During: To start with, I feel a bit tense (though the tension is all positive), and this quickly turns into a concentrated and productive feeling.

After: After the session, I’m completely tired out, but in a good way. The workouts in preparation for the matches are really tough and exhausting. I’m just happy to still be able to cycle home afterwards ☺. There’s also this feeling of contentment and pride, of having learnt something new while giving everything. It all helps me to process my day and to switch off from work.

But it’s not all sunshine and roses. Occasionally, there are also those training sessions where everything seems to go completely wrong and you start questioning everything. If I’m really frustrated or angry I try to distance myself a bit and concentrate on the positives. If this doesn’t help, then I still have a team picture at home that was taken after our team had progressed to the next stage of the European Cup. By then at the latest, I know that it’s all good.

How does hockey influence your daily life?
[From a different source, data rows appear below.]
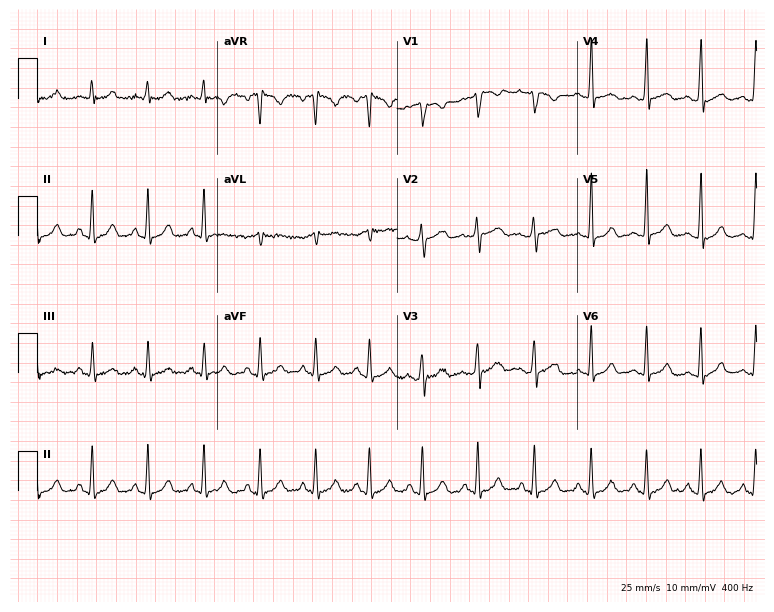
Resting 12-lead electrocardiogram (7.3-second recording at 400 Hz). Patient: a woman, 18 years old. The tracing shows sinus tachycardia (a sinus rate of 100 beats per minute or more).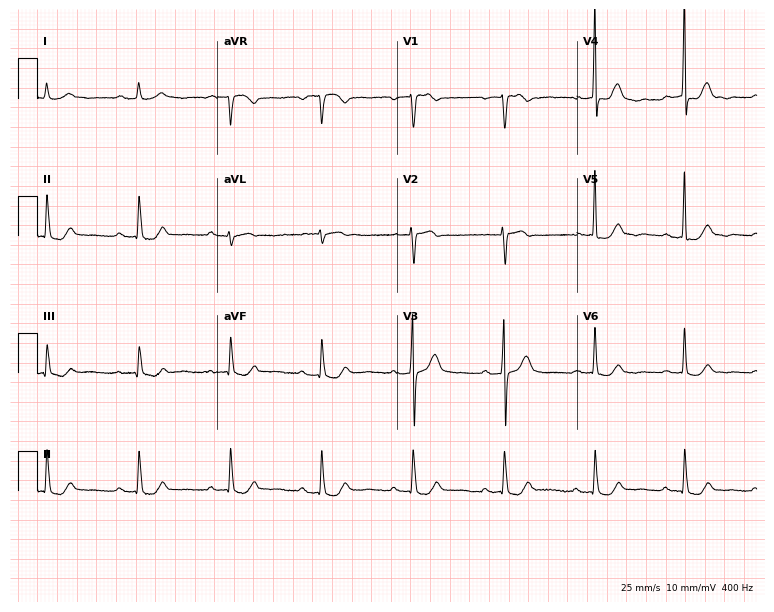
Electrocardiogram, an 84-year-old female. Overall reading on record: normal ECG.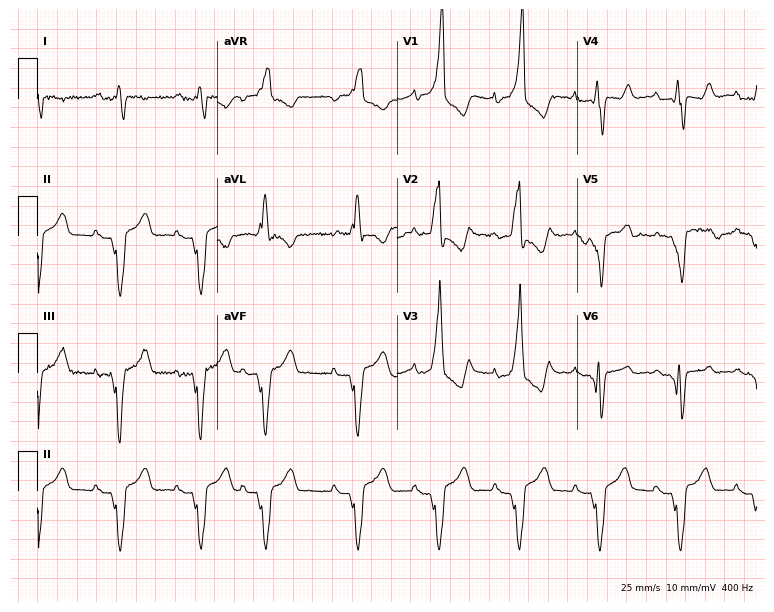
Standard 12-lead ECG recorded from a male, 61 years old (7.3-second recording at 400 Hz). The tracing shows right bundle branch block (RBBB).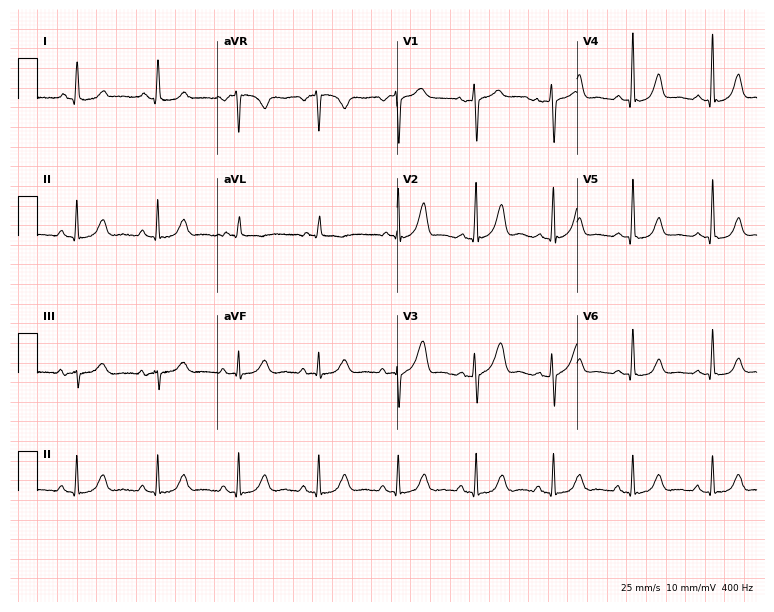
Resting 12-lead electrocardiogram (7.3-second recording at 400 Hz). Patient: a female, 54 years old. Read as a normal ECG.

A lot. Sport is part of my life. Rarely a day passes where I don’t do any sport. Apart from hockey, I also love mountain biking and skiing tours in winter.

Would you say you are competitive, particularly in sport, but also in general?
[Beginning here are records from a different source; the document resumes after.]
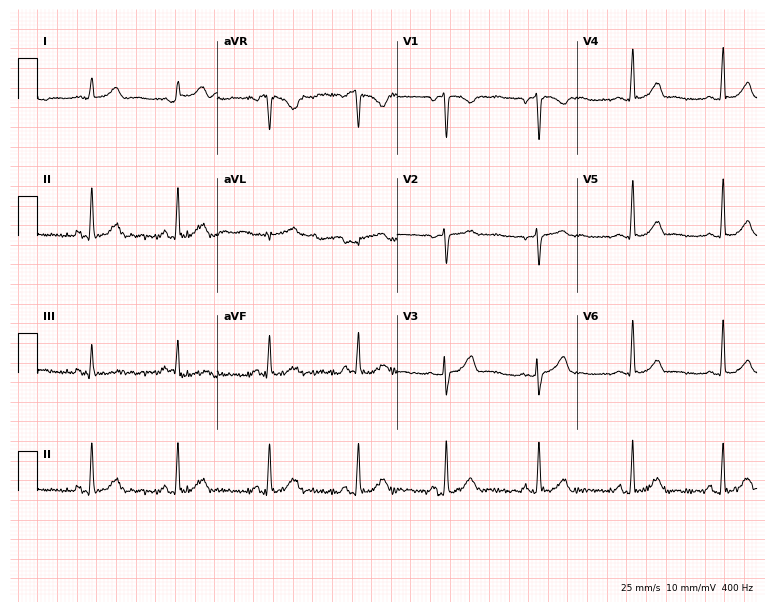
ECG — a 35-year-old woman. Labelled as a normal ECG.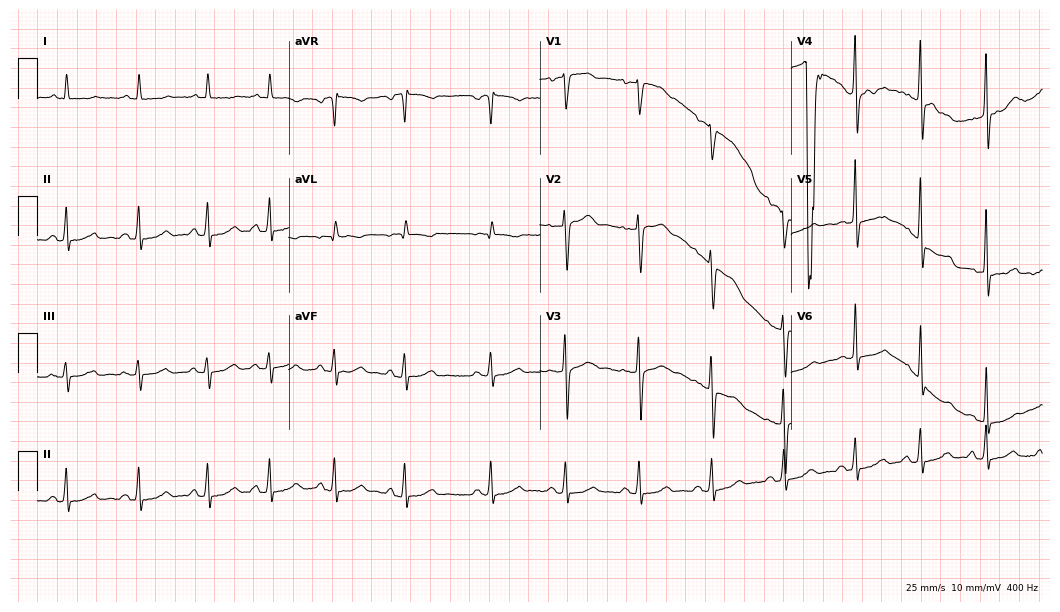
12-lead ECG from a 49-year-old woman. Screened for six findings — first-degree AV block, right bundle branch block, left bundle branch block, sinus bradycardia, atrial fibrillation, sinus tachycardia — none is recorded. Findings outside these six are not listed.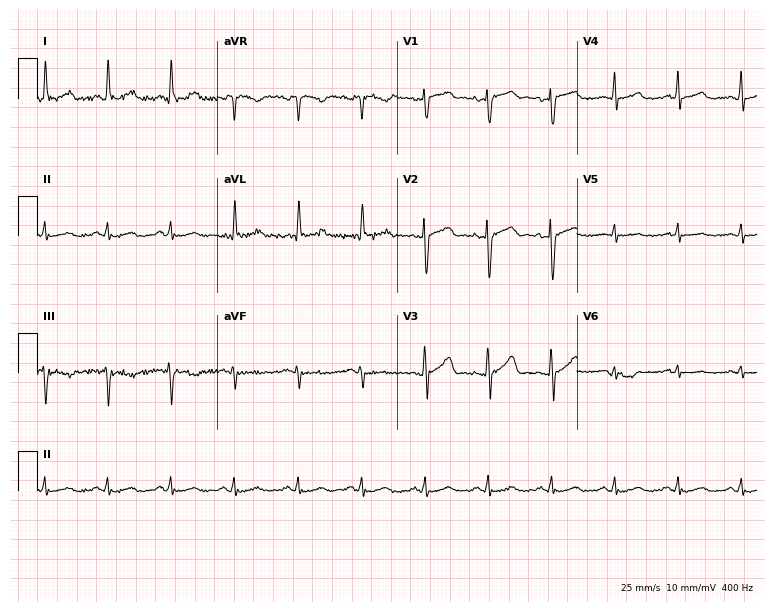
Electrocardiogram (7.3-second recording at 400 Hz), a 63-year-old female. Of the six screened findings (first-degree AV block, right bundle branch block, left bundle branch block, sinus bradycardia, atrial fibrillation, sinus tachycardia), none is recorded.

Absolutely. Personal fitness is really important for me, which is why I put extra effort into my training sessions and do even more than we’re asked to. I also track my runs as I like to challenge myself.

What kind of equipment do you have?

A stick and a ball ☺. We wear special boots, which are similar to football boots for artificial grass and have lots of small bumps on the soles. The goalkeeper is the only one who wears full protection. All the other players only have gum shields and shin pads.

Is there anything positive or negative you would like to share?

Positive: you can always count on your team. Solidarity is a big thing. Even if you’re having a bad day, there’s always someone to lift your spirits. And that’s true even beyond the hockey field.

Negative: Injuries, but these happen in every sport.

What was your most memorable moment?

When I was 18, we won the championship. Our team had recently been formed from two teams, so no one expected us to compete successfully.

This year we’re through to the next stage of the European Cup with our current team, something which I’m very proud of.

If you weren’t into sports, what would you be doing instead?

I would have a lot of free time. If it wasn’t hockey, I would definitely be doing another sport. Doing nothing is not an option for me.

In five key words: What are the best things about your training that you want to share with our readers?

Team spirit, fun, going full-out, being outdoors.

Your favourite motivational quote?

I don’t have a quote, more a ritual. Before every match I usually high-five all my teammates.